Association of Investment Professionals in the Netherlands
My membership

Een keurmerk: ook voor duurzaam beleggen van belang!

Back to recent publications

We spreken met Randy Pattiselanno over de toegenomen regelgeving in de financiële wereld.1 Ook hier is de vergroeningstrend duidelijk zichtbaar.

De hoeveelheid regelgeving lijkt zich op te stapelen. Hoe kunnen institutionele beleggers de ‘rode draad’ vinden? Hoe kunnen zij er zeker van zijn dat zij ‘compliant’ zijn (of kunnen zijn)?

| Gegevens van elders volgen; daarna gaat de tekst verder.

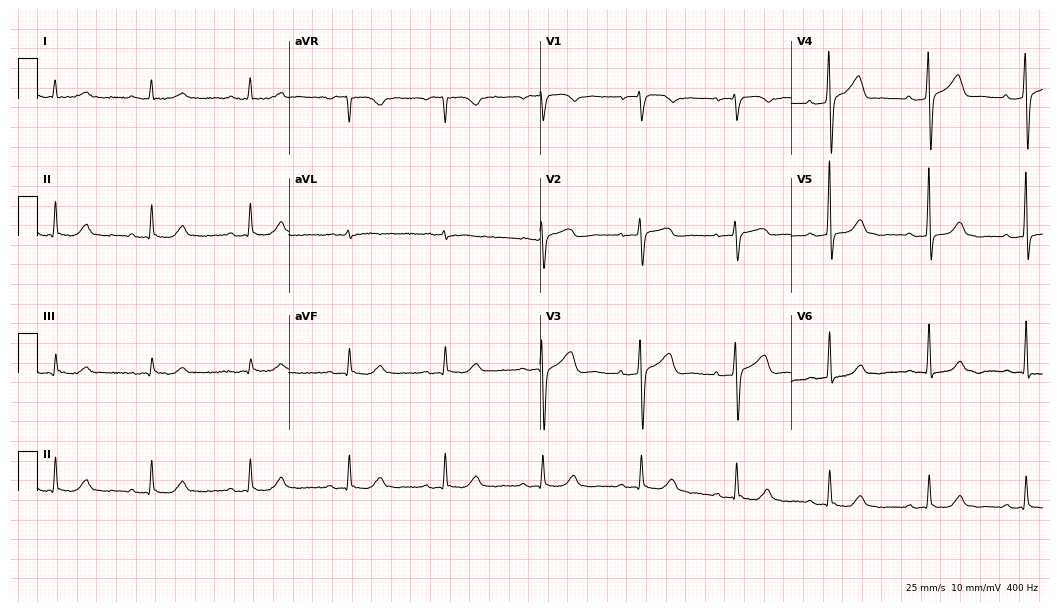
12-lead ECG from a woman, 65 years old. Labelled as a normal ECG.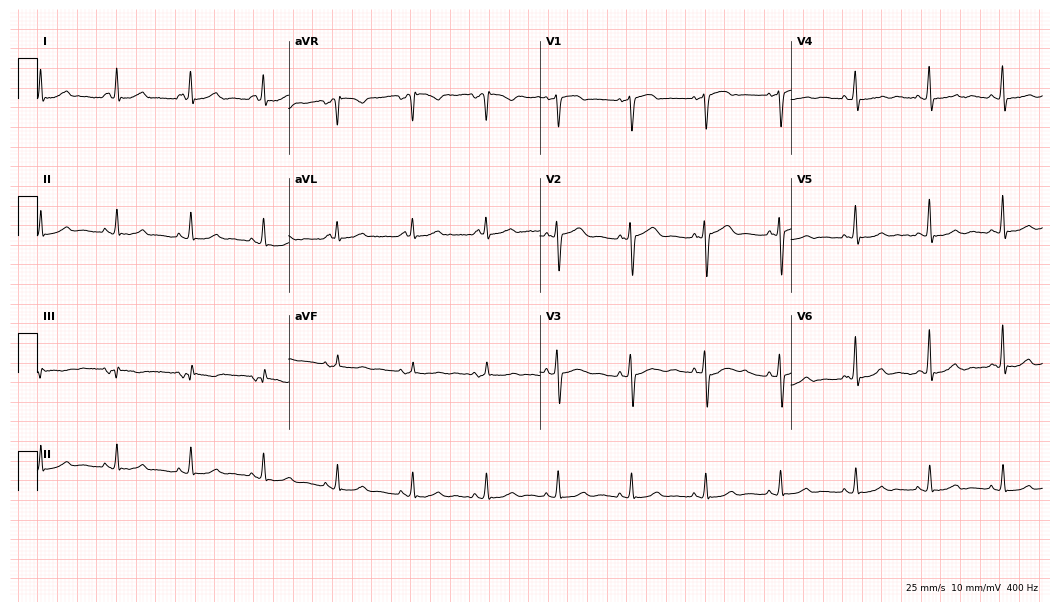
ECG (10.2-second recording at 400 Hz) — a 61-year-old woman. Screened for six findings — first-degree AV block, right bundle branch block, left bundle branch block, sinus bradycardia, atrial fibrillation, sinus tachycardia — none is recorded.

Dit is buitengewoon lastig want het is eigenlijk niet 100% vast te stellen dat je als asset manager 100% compliant bent. “Het is dus in wezen een illusie” om dit met 100% zekerheid te zeggen aldus de jurist. Als asset manager moet je aan enorm veel regelgeving voldoen. Hij verwijst naar de regelgeving op sectoraal niveau die al fors is. Voorbeelden van omvangrijke sectorale regelgevingen zijn UCITS, AIFMD, MiFID, en de kapitaaleisen uit IFR/IFD. Daarbij komt de wetgeving die niet sectoraal bepaald is en ook een grote impact heeft op asset managers. Denk aan SRD II (Shareholder Rights Directive), maar in het bijzonder de groeiende Europese duurzaamheidsregelgeving. Al deze regelgeving heeft op één of andere manier invloed op je organisatie.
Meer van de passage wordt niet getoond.